> Exercise aim: Go through the material below, count the lines with the word "agencies", and reply with the count alone.

■ ■ ■

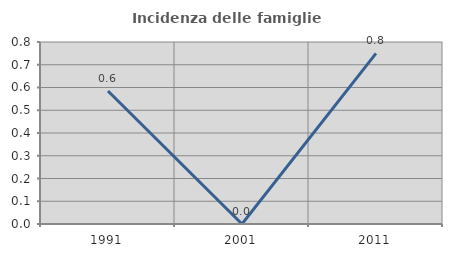
| Category | Incidenza delle famiglie numerose |
|---|---|
| 1991.0 | 0.585 |
| 2001.0 | 0 |
| 2011.0 | 0.75 |
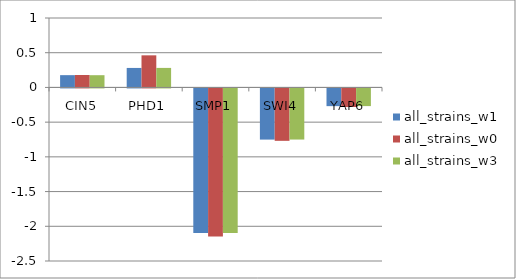
| Category | all_strains_w1 | all_strains_w0 | all_strains_w3 |
|---|---|---|---|
| CIN5 | 0.177 | 0.179 | 0.176 |
| PHD1 | 0.281 | 0.462 | 0.281 |
| SMP1 | -2.082 | -2.131 | -2.083 |
| SWI4 | -0.737 | -0.755 | -0.736 |
| YAP6 | -0.255 | -0.268 | -0.254 |
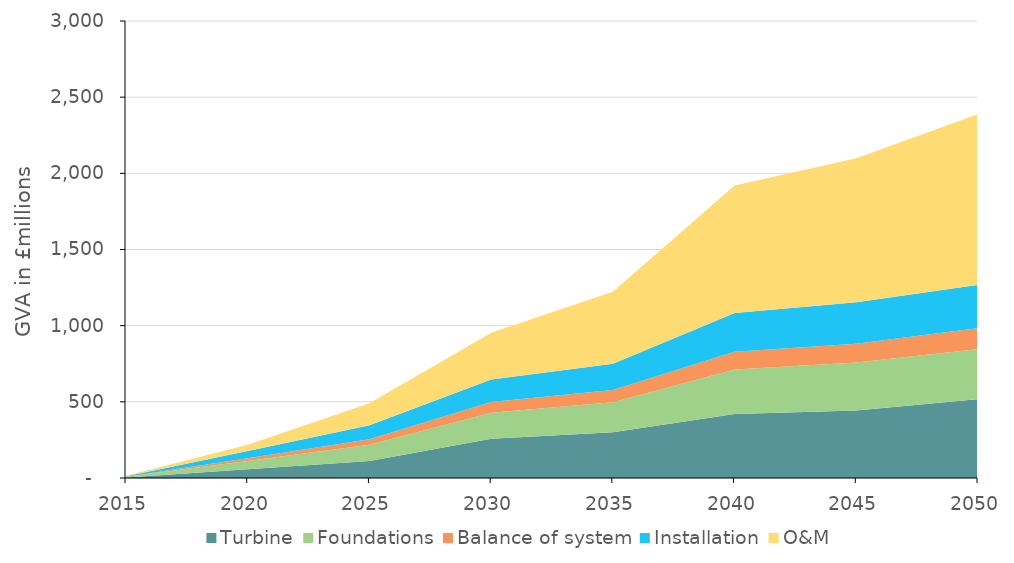
| Category | Turbine | Foundations | Balance of system | Installation | O&M  |
|---|---|---|---|---|---|
| 2015.0 | 3.698 | 3.707 | 1.304 | 3.216 | 2.188 |
| 2020.0 | 56.924 | 54.322 | 18.474 | 47.122 | 41.698 |
| 2025.0 | 112.285 | 105.408 | 36.857 | 91.436 | 145.27 |
| 2030.0 | 257.479 | 171.148 | 70.103 | 148.462 | 306.823 |
| 2035.0 | 299.973 | 197.064 | 81.233 | 170.943 | 473.172 |
| 2040.0 | 419.825 | 292.638 | 116.869 | 253.848 | 836.331 |
| 2045.0 | 443.587 | 313.917 | 124.374 | 272.307 | 944.098 |
| 2050.0 | 517.096 | 328.358 | 137.889 | 284.833 | 1119.609 |
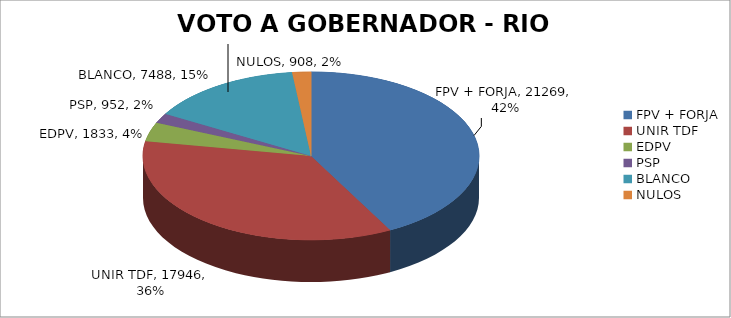
| Category | RIO GRANDE |
|---|---|
| FPV + FORJA | 21269 |
| UNIR TDF | 17946 |
| EDPV | 1833 |
| PSP | 952 |
| BLANCO | 7488 |
| NULOS | 908 |
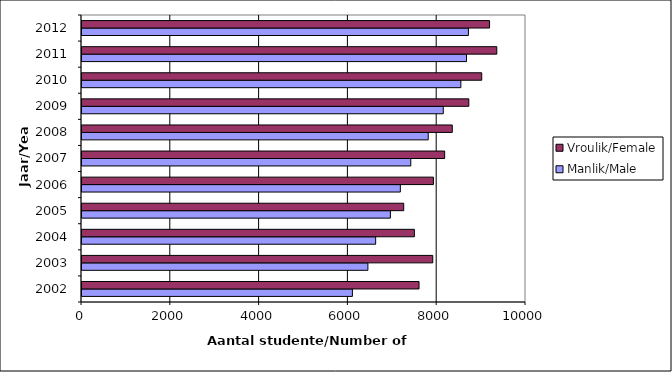
| Category | Manlik/Male | Vroulik/Female |
|---|---|---|
| 2002.0 | 6090 | 7591 |
| 2003.0 | 6439 | 7900 |
| 2004.0 | 6614 | 7486 |
| 2005.0 | 6946 | 7246 |
| 2006.0 | 7170 | 7915 |
| 2007.0 | 7405 | 8168 |
| 2008.0 | 7798 | 8340 |
| 2009.0 | 8137 | 8712 |
| 2010.0 | 8533 | 9003 |
| 2011.0 | 8660 | 9342 |
| 2012.0 | 8703 | 9179 |
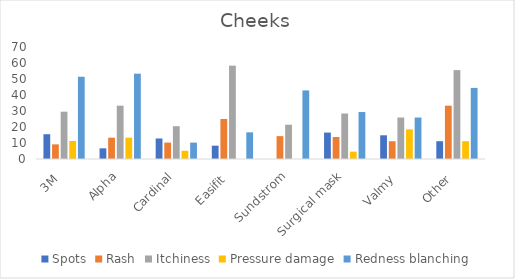
| Category | Spots | Rash | Itchiness | Pressure damage | Redness blanching |
|---|---|---|---|---|---|
| 3M  | 15.493 | 9.155 | 29.577 | 11.268 | 51.408 |
| Alpha | 6.667 | 13.333 | 33.333 | 13.333 | 53.333 |
| Cardinal | 12.821 | 10.256 | 20.513 | 5.128 | 10.256 |
| Easifit  | 8.333 | 25 | 58.333 | 0 | 16.667 |
| Sundstrom | 0 | 14.286 | 21.429 | 0 | 42.857 |
| Surgical mask | 16.514 | 13.761 | 28.44 | 4.587 | 29.358 |
| Valmy  | 14.815 | 11.111 | 25.926 | 18.519 | 25.926 |
| Other  | 11.111 | 33.333 | 55.556 | 11.111 | 44.444 |
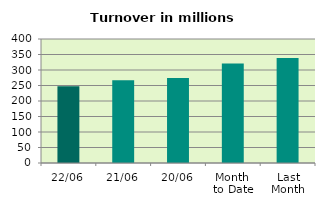
| Category | Series 0 |
|---|---|
| 22/06 | 247.332 |
| 21/06 | 266.906 |
| 20/06 | 273.948 |
| Month 
to Date | 320.683 |
| Last
Month | 338.969 |
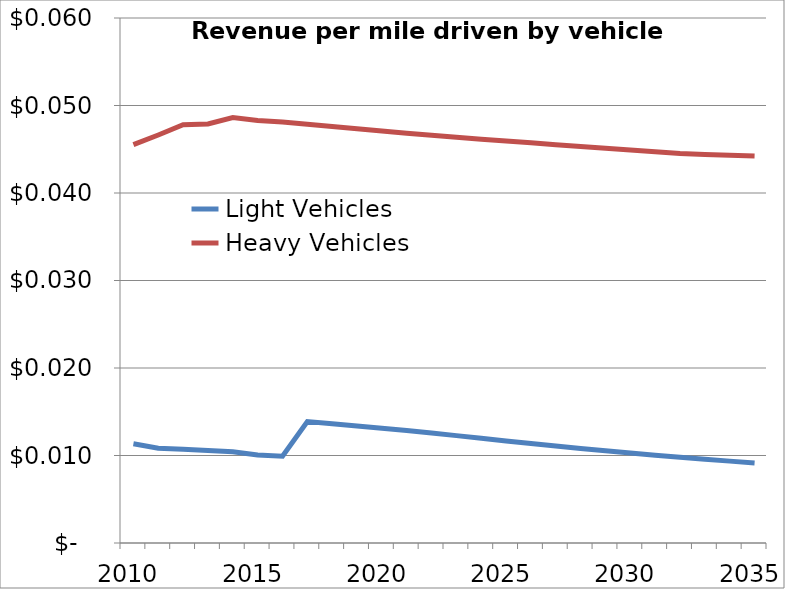
| Category | Light Vehicles | Heavy Vehicles |
|---|---|---|
| 2010.0 | 0.011 | 0.046 |
| 2011.0 | 0.011 | 0.047 |
| 2012.0 | 0.011 | 0.048 |
| 2013.0 | 0.011 | 0.048 |
| 2014.0 | 0.01 | 0.049 |
| 2015.0 | 0.01 | 0.048 |
| 2016.0 | 0.01 | 0.048 |
| 2017.0 | 0.014 | 0.048 |
| 2018.0 | 0.014 | 0.048 |
| 2019.0 | 0.013 | 0.047 |
| 2020.0 | 0.013 | 0.047 |
| 2021.0 | 0.013 | 0.047 |
| 2022.0 | 0.013 | 0.047 |
| 2023.0 | 0.012 | 0.046 |
| 2024.0 | 0.012 | 0.046 |
| 2025.0 | 0.012 | 0.046 |
| 2026.0 | 0.011 | 0.046 |
| 2027.0 | 0.011 | 0.046 |
| 2028.0 | 0.011 | 0.045 |
| 2029.0 | 0.011 | 0.045 |
| 2030.0 | 0.01 | 0.045 |
| 2031.0 | 0.01 | 0.045 |
| 2032.0 | 0.01 | 0.045 |
| 2033.0 | 0.01 | 0.044 |
| 2034.0 | 0.009 | 0.044 |
| 2035.0 | 0.009 | 0.044 |
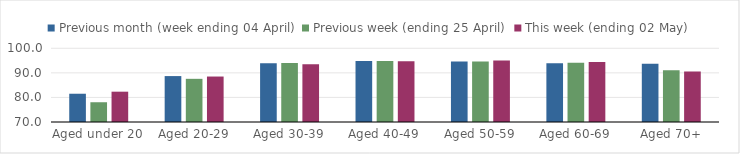
| Category | Previous month (week ending 04 April) | Previous week (ending 25 April) | This week (ending 02 May) |
|---|---|---|---|
| Aged under 20 | 81.503 | 78.043 | 82.34 |
| Aged 20-29 | 88.689 | 87.571 | 88.503 |
| Aged 30-39 | 93.87 | 93.99 | 93.483 |
| Aged 40-49 | 94.835 | 94.793 | 94.683 |
| Aged 50-59 | 94.594 | 94.605 | 95.031 |
| Aged 60-69 | 93.952 | 94.093 | 94.443 |
| Aged 70+ | 93.732 | 91.1 | 90.556 |
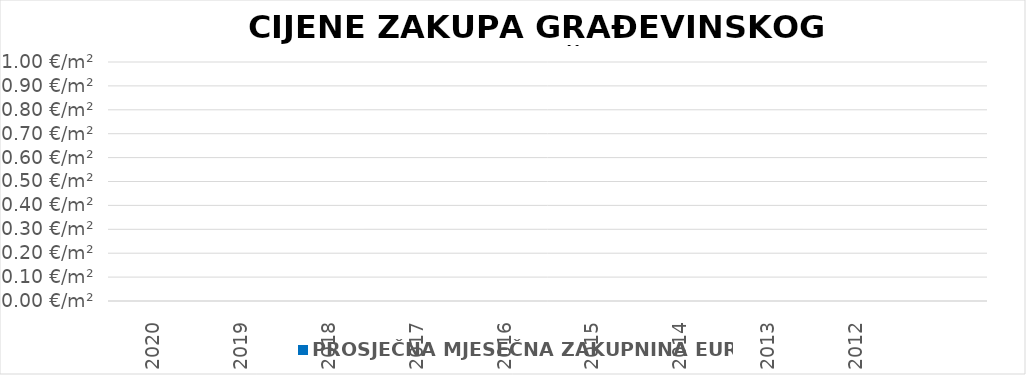
| Category | PROSJEČNA MJESEČNA ZAKUPNINA EUR/m2 |
|---|---|
| 2020 | 0 |
| 2019 | 0 |
| 2018 | 0 |
| 2017 | 0 |
| 2016 | 0 |
| 2015 | 0 |
| 2014 | 0 |
| 2013 | 0 |
| 2012 | 0 |
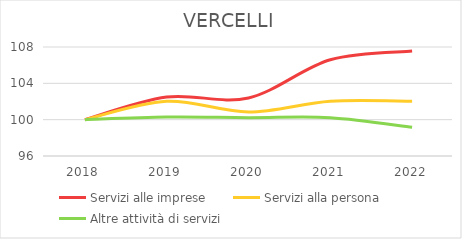
| Category | Servizi alle imprese | Servizi alla persona | Altre attività di servizi |
|---|---|---|---|
| 2018.0 | 100 | 100 | 100 |
| 2019.0 | 102.486 | 102.029 | 100.28 |
| 2020.0 | 102.39 | 100.845 | 100.224 |
| 2021.0 | 106.597 | 102.029 | 100.224 |
| 2022.0 | 107.553 | 102.029 | 99.16 |
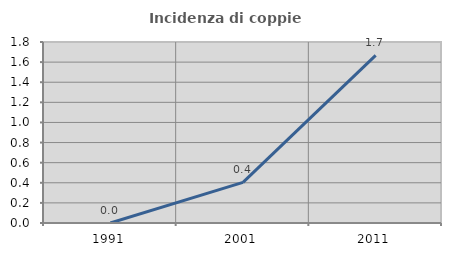
| Category | Incidenza di coppie miste |
|---|---|
| 1991.0 | 0 |
| 2001.0 | 0.404 |
| 2011.0 | 1.667 |
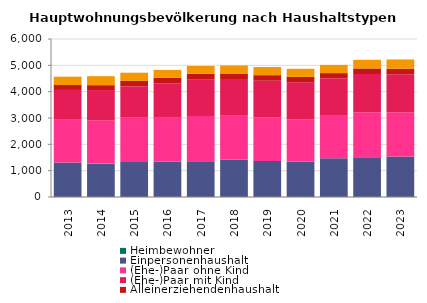
| Category | Heimbewohner | Einpersonenhaushalt | (Ehe-)Paar ohne Kind | (Ehe-)Paar mit Kind | Alleinerziehendenhaushalt | sonstiger Mehrpersonenhaushalt |
|---|---|---|---|---|---|---|
| 2013.0 | 0 | 1310 | 1625 | 1130 | 188 | 317 |
| 2014.0 | 0 | 1268 | 1646 | 1148 | 185 | 341 |
| 2015.0 | 0 | 1331 | 1685 | 1187 | 206 | 311 |
| 2016.0 | 0 | 1337 | 1673 | 1298 | 218 | 299 |
| 2017.0 | 0 | 1361 | 1715 | 1382 | 224 | 296 |
| 2018.0 | 17 | 1400 | 1667 | 1397 | 209 | 305 |
| 2019.0 | 17 | 1349 | 1667 | 1382 | 212 | 308 |
| 2020.0 | 14 | 1337 | 1604 | 1400 | 206 | 308 |
| 2021.0 | 17 | 1457 | 1643 | 1394 | 194 | 311 |
| 2022.0 | 17 | 1496 | 1709 | 1448 | 212 | 329 |
| 2023.0 | 17 | 1520 | 1679 | 1445 | 206 | 356 |
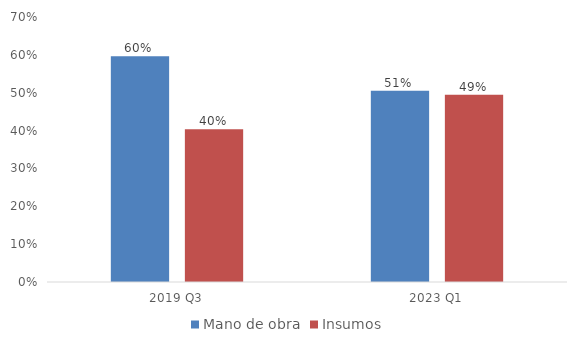
| Category | Mano de obra | Insumos |
|---|---|---|
| 2019 Q3 | 0.596 | 0.404 |
| 2023 Q1 | 0.505 | 0.495 |
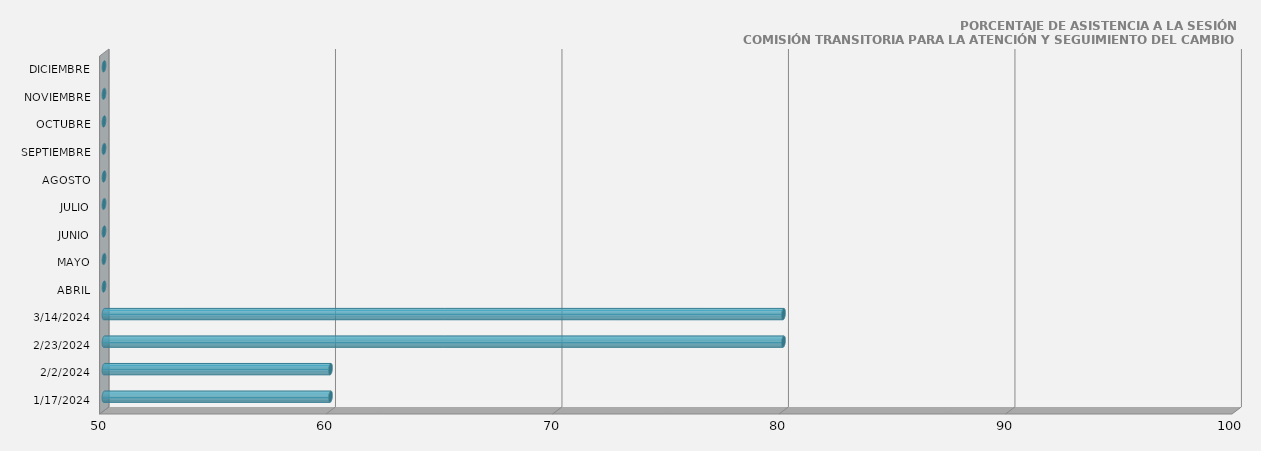
| Category | 17/01/2024 |
|---|---|
| 17/01/2024 | 60 |
| 02/02/2024 | 60 |
| 23/02/2024 | 80 |
| 14/03/2024 | 80 |
| ABRIL | 0 |
| MAYO | 0 |
| JUNIO | 0 |
| JULIO | 0 |
| AGOSTO | 0 |
| SEPTIEMBRE | 0 |
| OCTUBRE | 0 |
| NOVIEMBRE | 0 |
| DICIEMBRE | 0 |
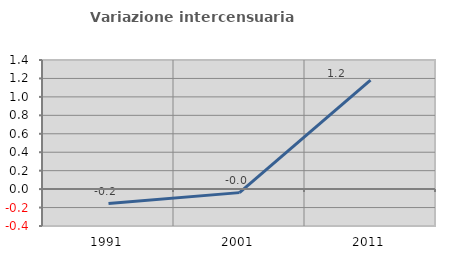
| Category | Variazione intercensuaria annua |
|---|---|
| 1991.0 | -0.157 |
| 2001.0 | -0.038 |
| 2011.0 | 1.182 |
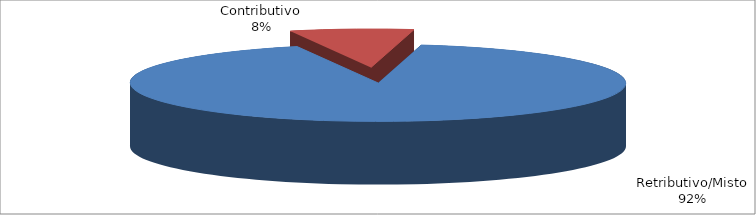
| Category | Decorrenti gennaio - settembre 2022 |
|---|---|
| Retributivo/Misto | 219715 |
| Contributivo | 19281 |
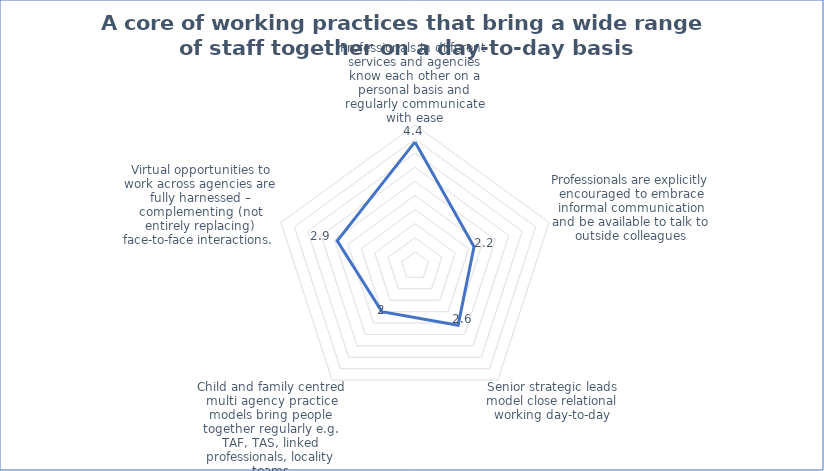
| Category | Series 0 |
|---|---|
| Professionals in different services and agencies know each other on a personal basis and regularly communicate with ease | 4.4 |
| Professionals are explicitly encouraged to embrace informal communication and be available to talk to outside colleagues | 2.2 |
| Senior strategic leads model close relational working day-to-day | 2.6 |
| Child and family centred multi agency practice models bring people together regularly e.g. TAF, TAS, linked professionals, locality teams | 2 |
| Virtual opportunities to work across agencies are fully harnessed – complementing (not entirely replacing) face-to-face interactions.  | 2.9 |
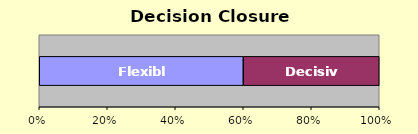
| Category | Flexible | Decisive |
|---|---|---|
| 0 | 3 | 2 |
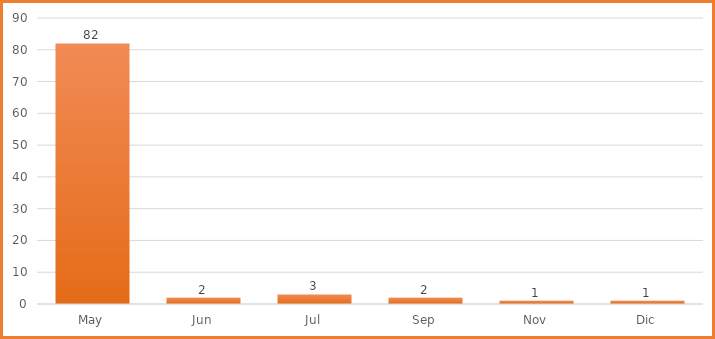
| Category | Total |
|---|---|
| May | 82 |
| Jun | 2 |
| Jul | 3 |
| Sep | 2 |
| Nov | 1 |
| Dic | 1 |
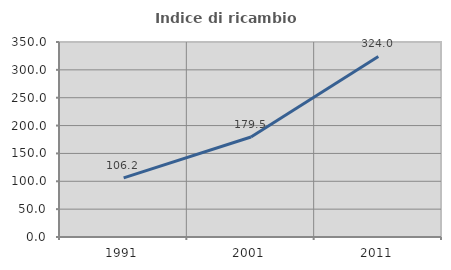
| Category | Indice di ricambio occupazionale  |
|---|---|
| 1991.0 | 106.167 |
| 2001.0 | 179.487 |
| 2011.0 | 324 |
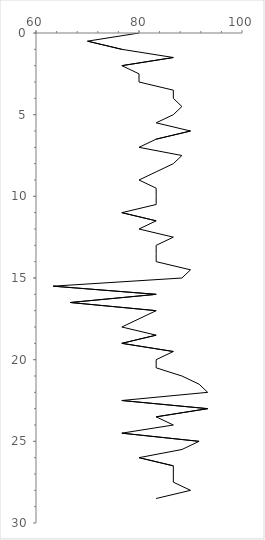
| Category | Series 0 |
|---|---|
| 80.0 | 0 |
| 70.0 | 0.5 |
| 76.66666666666667 | 1 |
| 86.66666666666667 | 1.5 |
| 76.66666666666667 | 2 |
| 80.0 | 2.5 |
| 80.0 | 3 |
| 86.66666666666667 | 3.5 |
| 86.66666666666667 | 4 |
| 88.33333333333333 | 4.5 |
| 86.66666666666667 | 5 |
| 83.33333333333334 | 5.5 |
| 90.0 | 6 |
| 83.33333333333334 | 6.5 |
| 80.0 | 7 |
| 88.33333333333333 | 7.5 |
| 86.66666666666667 | 8 |
| 83.33333333333334 | 8.5 |
| 80.0 | 9 |
| 83.33333333333334 | 9.5 |
| 83.33333333333334 | 10 |
| 83.33333333333334 | 10.5 |
| 76.66666666666667 | 11 |
| 83.33333333333334 | 11.5 |
| 80.0 | 12 |
| 86.66666666666667 | 12.5 |
| 83.33333333333334 | 13 |
| 83.33333333333334 | 13.5 |
| 83.33333333333334 | 14 |
| 90.0 | 14.5 |
| 88.33333333333333 | 15 |
| 63.33333333333333 | 15.5 |
| 83.33333333333334 | 16 |
| 66.66666666666667 | 16.5 |
| 83.33333333333334 | 17 |
| 80.0 | 17.5 |
| 76.66666666666667 | 18 |
| 83.33333333333334 | 18.5 |
| 76.66666666666667 | 19 |
| 86.66666666666667 | 19.5 |
| 83.33333333333334 | 20 |
| 83.33333333333334 | 20.5 |
| 88.33333333333333 | 21 |
| 91.66666666666667 | 21.5 |
| 93.33333333333333 | 22 |
| 76.66666666666667 | 22.5 |
| 93.33333333333333 | 23 |
| 83.33333333333334 | 23.5 |
| 86.66666666666667 | 24 |
| 76.66666666666667 | 24.5 |
| 91.66666666666667 | 25 |
| 88.33333333333333 | 25.5 |
| 80.0 | 26 |
| 86.66666666666667 | 26.5 |
| 86.66666666666667 | 27 |
| 86.66666666666667 | 27.5 |
| 90.0 | 28 |
| 83.33333333333334 | 28.5 |

■ ■ ■

> Written answer: 2